In an initial court appearance Friday, three young men from Nelsonville charged with setting off homemade pipe bombs did all but admit to being involved in the offense.

Though told by acting Athens County Municipal Judge Thomas Cornn that they had the right to remain silent, the three defendants – Logan W. Clay, 19, Roy E. Plant III, 18, and Bryson D. Cuthill, 18, all made comments during their court appearance indicating that they had been involved with setting off the bombs.

They denied some of the details of authorities’ allegations, however.  None was represented by an attorney.

The men have been charged with arson and three counts apiece of possessing dangerous ordnance, both felonies.

They are accused of setting off explosive devices in multiple locations, including a pipe bomb at a camera shop in uptown Nelsonville Thursday morning that blew out a window and caused over $1,000 worth of damage.

On the same morning, authorities allege, the three had earlier planted explosive devices near the Nelsonville-York junior high school on Kimberly Road, and on the roof the Nelsonville Elks’ Lodge.

In their court appearance, when Cornn asked each of the men if they wanted to say anything about a proposed bond, Cuthill at first said nothing.

When the question was put to Clay, however, he told the judge that he “only hung out with (the other two) on the last night.” (Authorities are claiming that the trio may also have been behind an explosion about a week earlier, behind the Eagles’ Lodge in Nelsonville.)

The other two then made comments as well, denying that they had made, as alleged, up to five different devices, and claiming that they had made only three.

“They weren’t intended to be explosive devices, they were meant to be ‘cannon’-type ,” Plant added.

Athens County assistant prosecutor Keller Blackburn said the three defendants “started their massive destruction” on Wednesday night of last week, after they went in to the Speedway store in Nelsonville to buy a cigarette lighter.  

Upon buying the lighter, Blackburn alleged, one of the men “told the clerks they were going to hear a loud boom soon” – which authorities know, he said, because the comment was captured on a store video camera.

He said the trio first blew up a mailbox at the junior high, then moved on to the Elks’ hall.
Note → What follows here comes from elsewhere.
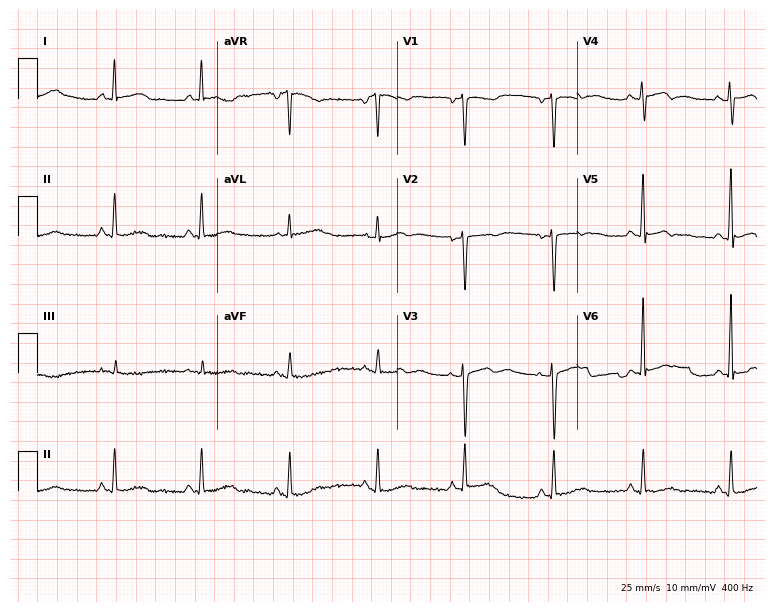
ECG — a female, 38 years old. Labelled as a normal ECG.

Finally, he alleged, they committed “the most heinous of all” their offenses, when they taped a pipe bomb to the front window of the Wilson Pro Photo Shop on West Washington Street, near the Nelsonville town square.
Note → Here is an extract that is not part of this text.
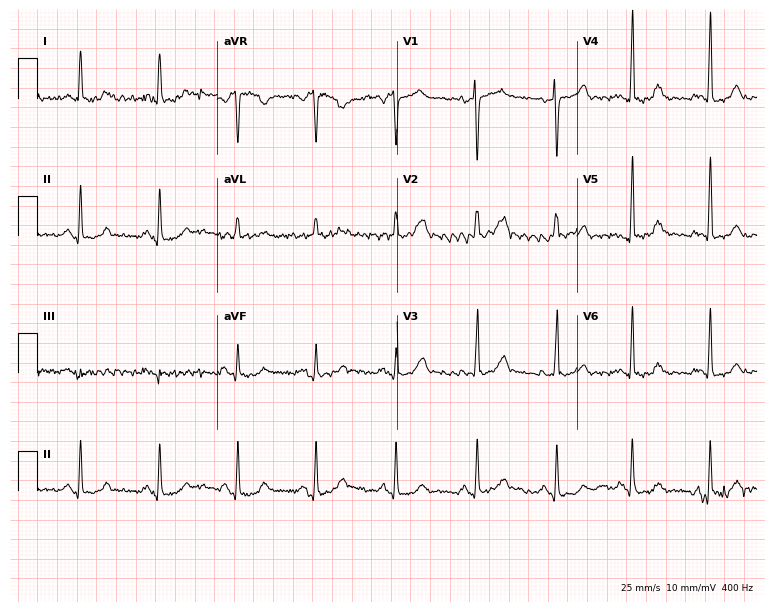
Resting 12-lead electrocardiogram (7.3-second recording at 400 Hz). Patient: a woman, 48 years old. None of these six findings is recorded: first-degree AV block, right bundle branch block, left bundle branch block, sinus bradycardia, atrial fibrillation, sinus tachycardia. Other findings, if any, are not listed.

The resultant explosion kept the road closed off for many hours, and did more than $1,000 of damage to Wilson’s, Blackburn said. Making the crime even worse, he said, is that when questioned, the defendants admitted that they had in past incidents fired paintballs at the business as well.

Their stated motive for targeting Wilson’s, according to Blackburn, was “because the owner of the business was weird.” He suggested this might refer to the fact that the owner has suffered a stroke which affects his behavior.

Blackburn said the pipe bomb used was a PVC pipe sealed at both ends, packed with gunpowder and shrapnel such as nails and tacks, which could have caused injury or death to anyone who had been walking by when it went off.

“The only reason we don’t have some physical harm here is because we were lucky,” he declared.

Cornn set bond for each of the three at $150,000, with no 10 percent allowed.